> _TASK TO CARRY OUT_
From the first line to the last, copy the material exactly and leave the pictures out.

> _DATA BLOCK_
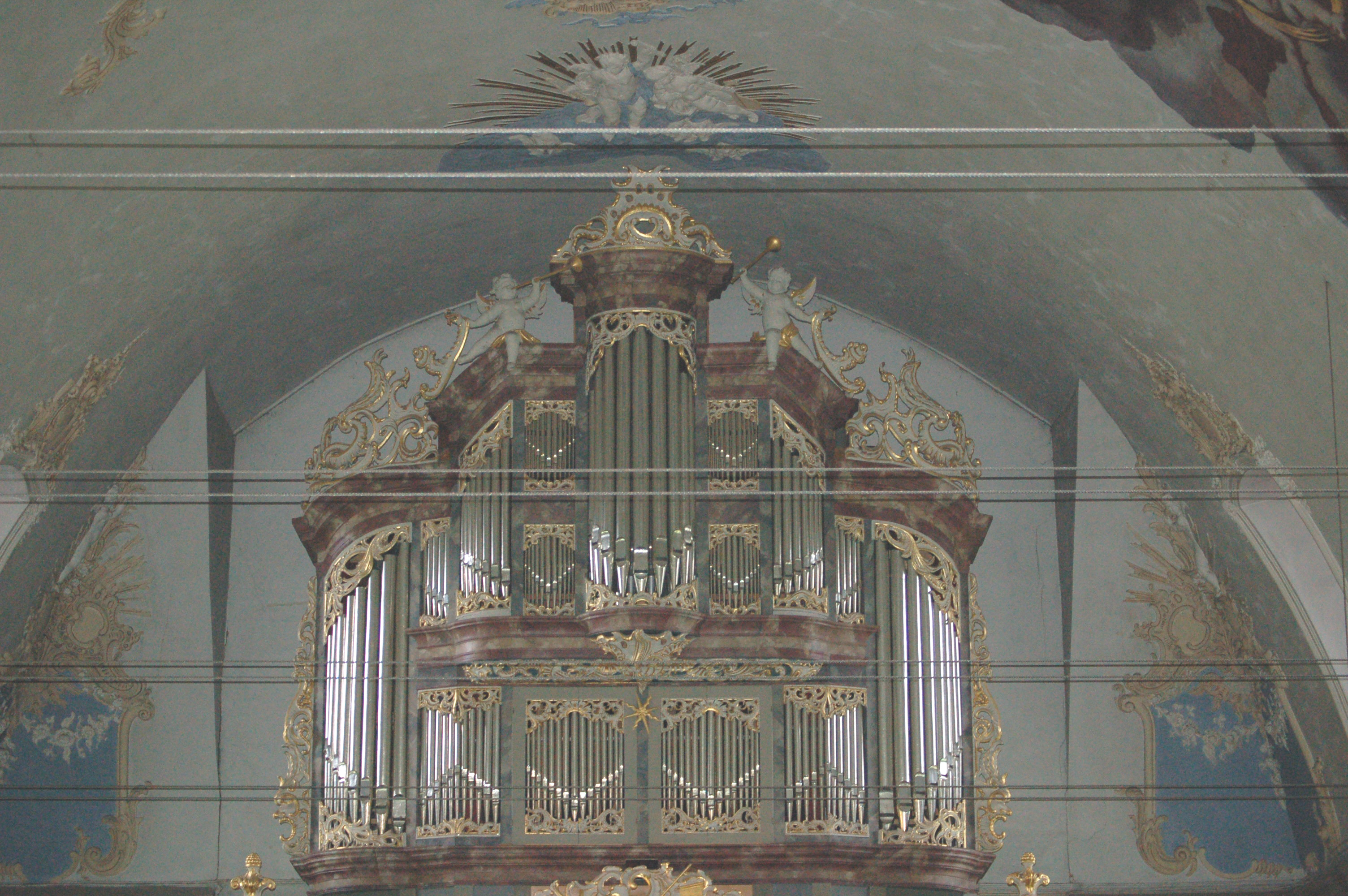 Orgel der Klosterkirche Uetersen von Johann Dietrich Busch (1700-1753)
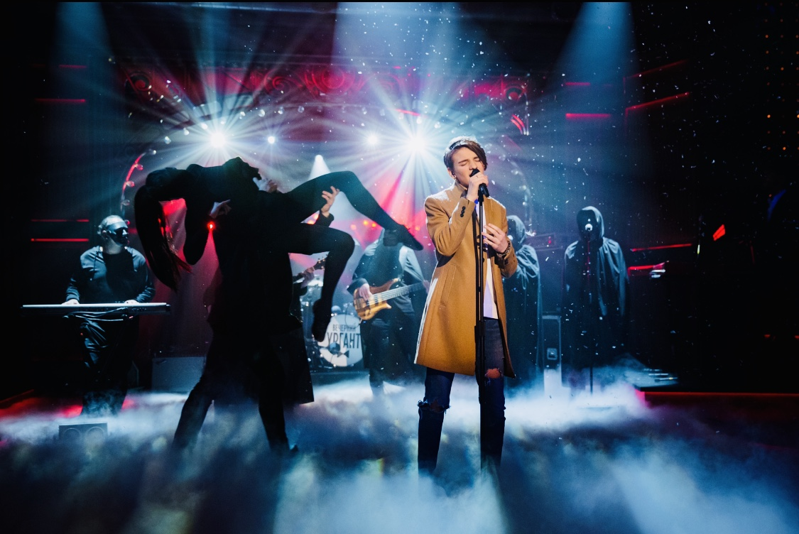 Kain Rivers
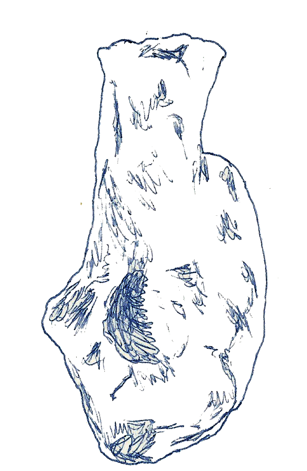 Illustration of a fossil of Chubutisaurus

> _WRITTEN ANSWER_
 Orgel der Klosterkirche Uetersen von Johann Dietrich Busch (1700-1753)
 Kain Rivers
 Illustration of a fossil of Chubutisaurus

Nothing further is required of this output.